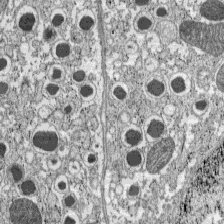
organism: C57BL Mouse
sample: Pancreatic islet
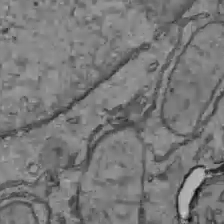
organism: C57BL Mouse
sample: Liver
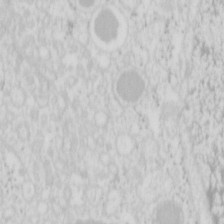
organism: Mouse
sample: Pancreas
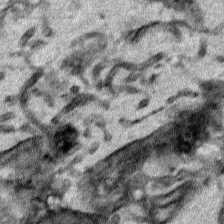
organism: Human
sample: Mitochondria in HCT116 cells
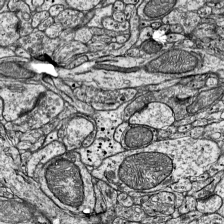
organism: Mouse
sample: Visual Cortex
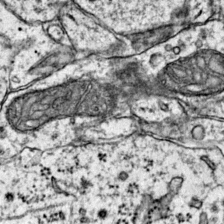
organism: Mouse
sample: Primary visual cortex
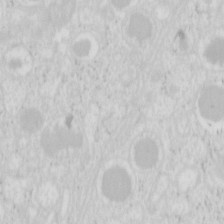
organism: Mouse
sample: Pancreas
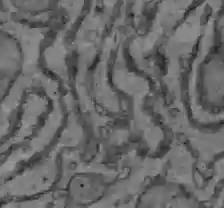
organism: C57BL Mouse
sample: Liver
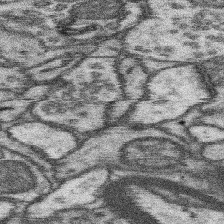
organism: Mouse
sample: Somatosensory cortex neuropil
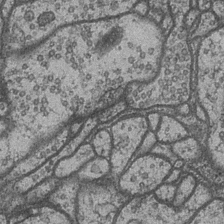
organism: Drosophila
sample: Optic medulla
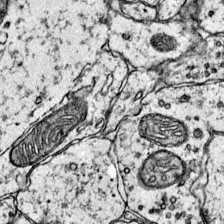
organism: Mouse
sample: Primary visual cortex
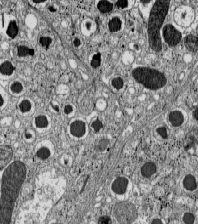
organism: C57BL Mouse
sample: Pancreatic islet
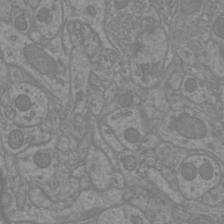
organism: Mouse
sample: Cortical neurons
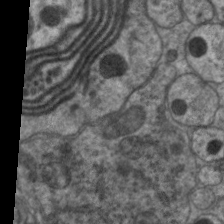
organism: C. elegans
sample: Pharynx
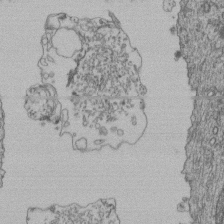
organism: Human
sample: Retinal organoid Rod and Cone cells
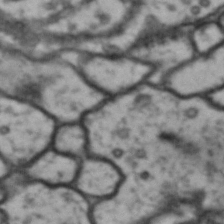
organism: Drosophila
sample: Brain
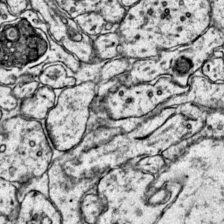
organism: Mouse
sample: Primary visual cortex
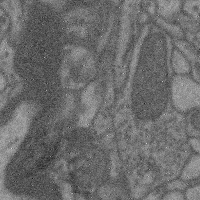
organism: Mouse
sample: Cerebral cortex
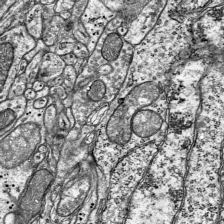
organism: Mouse
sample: Visual Cortex
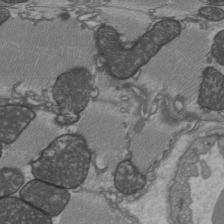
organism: C57BL Mouse
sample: Heart
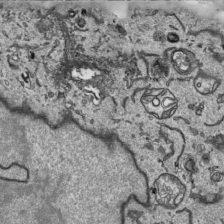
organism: Human
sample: Mitochondria in HCT116 cells
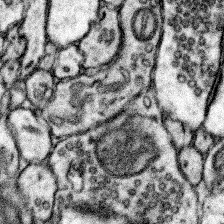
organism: Mouse
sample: Somatosensory cortex neuropil
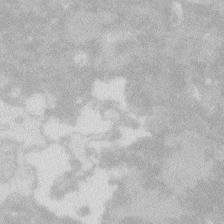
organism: Zebrafish
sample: Macrophage
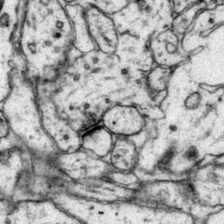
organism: Mouse
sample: Primary visual cortex
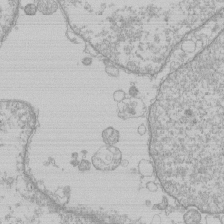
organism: Human
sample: Macrophage cells
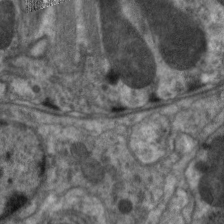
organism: C. elegans
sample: Pharynx
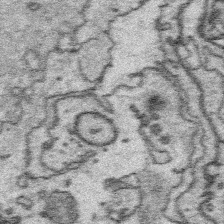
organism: Platynereis dumerilii
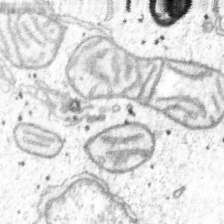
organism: Human
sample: HeLa cells
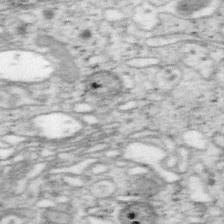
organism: Mouse
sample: OT-I killer T cells with ID8 ovarian cancer cells
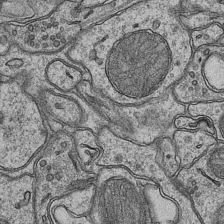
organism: Mouse
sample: CA1 Hippocampus
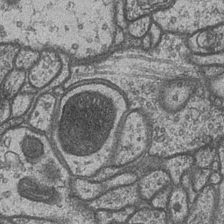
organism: Drosophila
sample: Optic medulla
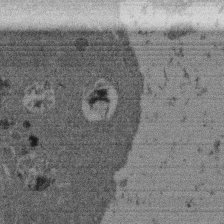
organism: Mouse
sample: Dividing mouse embryo 1 cell stage
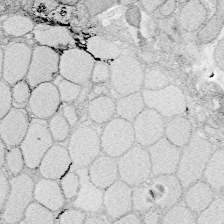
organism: Zebrafish
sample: Whole-Brain
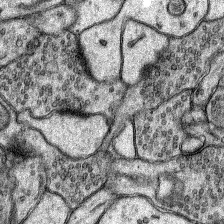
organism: Rat
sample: Hippocampus
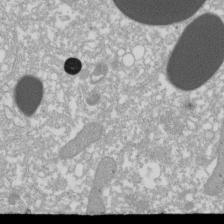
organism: Xenopus
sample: Cilia; centrioles in frog embryo cells
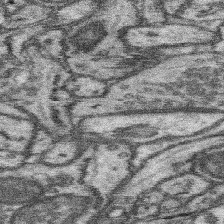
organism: Mouse
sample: Somatosensory cortex neuropil
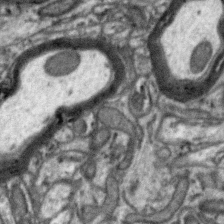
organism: Zebra finch
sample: Brain
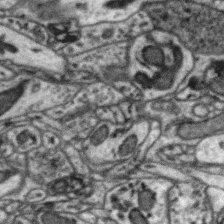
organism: Zebra finch
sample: Brain
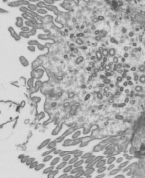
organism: Mouse
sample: Mouse epididymis efferent ductule cilia
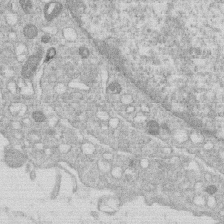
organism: Human
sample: Macrophage cells
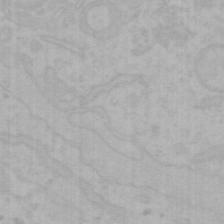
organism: Mouse
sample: Choroid plexus
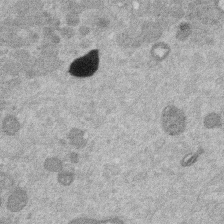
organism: Mouse
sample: Dividing mouse embryo 1 cell stage
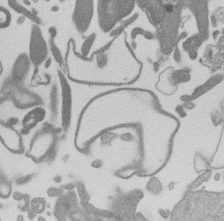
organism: Mouse
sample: Dividing mouse embryo 1 cell stage

**Work item**
Leave the pictures out and reproduce every record above exactly.

**Exercise response**
organism: C57BL Mouse
sample: Pancreatic islet
organism: C57BL Mouse
sample: Liver
organism: Mouse
sample: Pancreas
organism: Human
sample: Mitochondria in HCT116 cells
organism: Mouse
sample: Visual Cortex
organism: Mouse
sample: Primary visual cortex
organism: Mouse
sample: Pancreas
organism: C57BL Mouse
sample: Liver
organism: Mouse
sample: Somatosensory cortex neuropil
organism: Drosophila
sample: Optic medulla
organism: Mouse
sample: Primary visual cortex
organism: C57BL Mouse
sample: Pancreatic islet
organism: Mouse
sample: Cortical neurons
organism: C. elegans
sample: Pharynx
organism: Human
sample: Retinal organoid Rod and Cone cells
organism: Drosophila
sample: Brain
organism: Mouse
sample: Primary visual cortex
organism: Mouse
sample: Cerebral cortex
organism: Mouse
sample: Visual Cortex
organism: C57BL Mouse
sample: Heart
organism: Human
sample: Mitochondria in HCT116 cells
organism: Mouse
sample: Somatosensory cortex neuropil
organism: Zebrafish
sample: Macrophage
organism: Mouse
sample: Primary visual cortex
organism: Human
sample: Macrophage cells
organism: C. elegans
sample: Pharynx
organism: Platynereis dumerilii
organism: Human
sample: HeLa cells
organism: Mouse
sample: OT-I killer T cells with ID8 ovarian cancer cells
organism: Mouse
sample: CA1 Hippocampus
organism: Drosophila
sample: Optic medulla
organism: Mouse
sample: Dividing mouse embryo 1 cell stage
organism: Zebrafish
sample: Whole-Brain
organism: Rat
sample: Hippocampus
organism: Xenopus
sample: Cilia; centrioles in frog embryo cells
organism: Mouse
sample: Somatosensory cortex neuropil
organism: Zebra finch
sample: Brain
organism: Zebra finch
sample: Brain
organism: Mouse
sample: Mouse epididymis efferent ductule cilia
organism: Human
sample: Macrophage cells
organism: Mouse
sample: Choroid plexus
organism: Mouse
sample: Dividing mouse embryo 1 cell stage
organism: Mouse
sample: Dividing mouse embryo 1 cell stage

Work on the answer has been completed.